Bu kâinat, 13,8 milyar yıl önce Allah'ın yarattığı küçücük bir noktanın – maddenin patlatmasıyla oluşan büyük enerjinin maddeye dönüşmesiyle meydana geldi. O günden bu güne bu kâinat gelişmesine devam etmektedir. Fakat bu kâinat oluşmadan önce başka bir kâinat daha vardı. Dini ilimlerde bu kâinata ruhlar âlemi denir. Mevcut maddi kâinat, tabir yerindeyse prototip ve plan olarak ruhlar âleminde oluştu, genişledi ve halen de genişlemesine devam etmektedir. Yani dünyamızın da bir parçası olduğu bu kâinatın, yaratılıp kuşatılmış haliyle 13,8 milyar yıl yaşında bir kâinat olduğu mevcut modern ilimle de ispatlanmış bulunmaktadır. Buna Big Bang (Büyük Patlama ) Teorisi de denir. Varoluş için teorilerden en çok taraftar bulan bu nazariyedir. Diğerleri de bir ilk yaratılışı kabul eder.

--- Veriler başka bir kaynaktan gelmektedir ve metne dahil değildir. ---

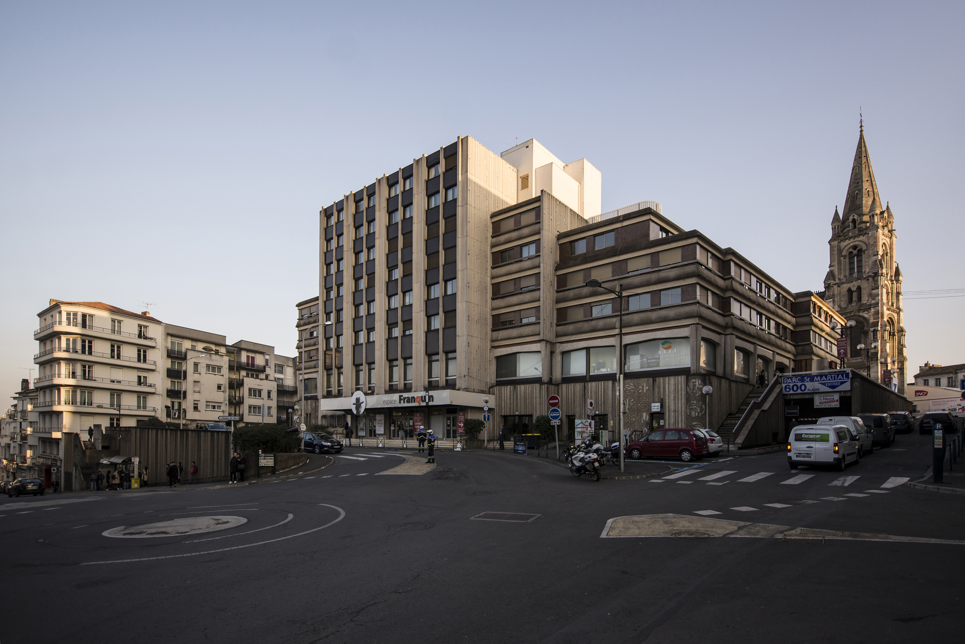 Espace Franquin et église Saint-Martial, Festival International de la Bande Dessinée d'Angoulême 2017.
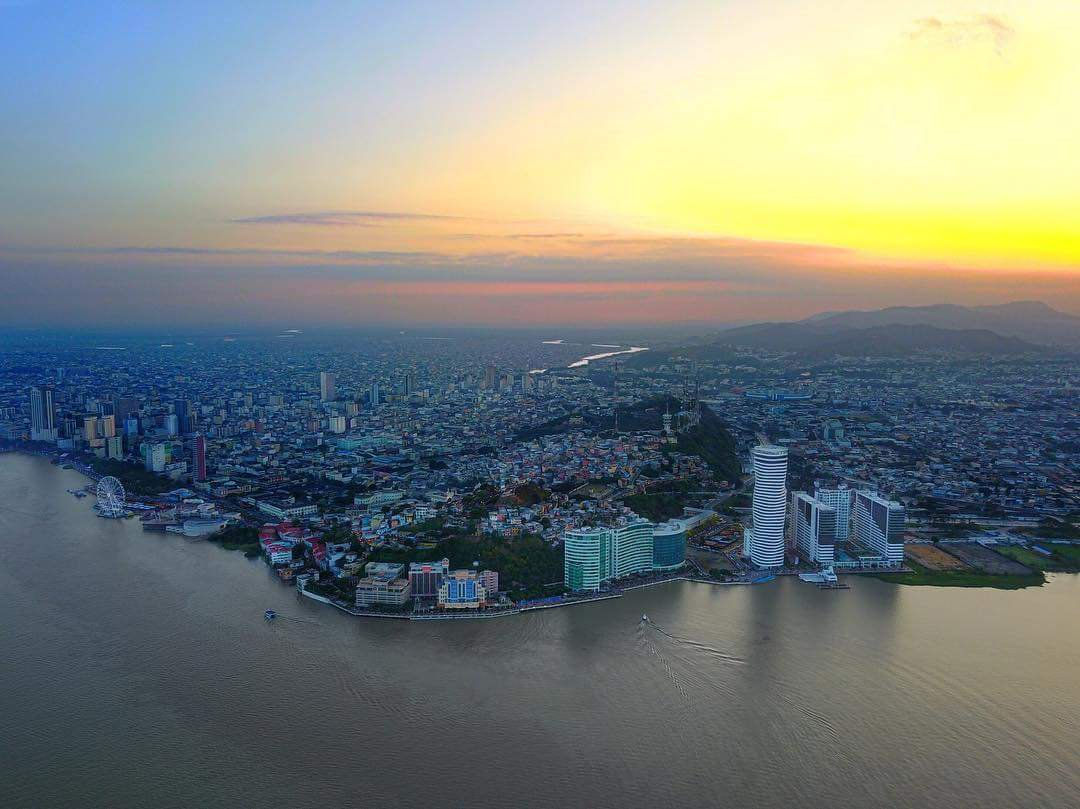 Aerial view of Guayaquil Ecuador

Allah Teâlâ, insanı vücut olarak yaratmadan önce, kıyamete kadar var olacak insanların tüm ruhlarını öteki kainat olan ruhlar aleminde yaratmış bulunmaktadır. Dünyada insan vücudu oluşmaya başlarken insan ruhları da "İnsan yağmurları" halinde her ruh kendisi için hazırlanan bedene girdirmek için bu dünyaya yağmaya başlar. Buna mukabil bu dünyada ölenlerin ruhları ters yönde bu dünyadan ruhlar âlemi olan ruhlar evrenine gider. Orada kıyamet dönemini bekler. Nitekim Kur’an-ı Kerim;
“Şüphesiz biz Allah’a aidiz ve O’na döneceğiz” (Bakara süresi ayet: 156) der.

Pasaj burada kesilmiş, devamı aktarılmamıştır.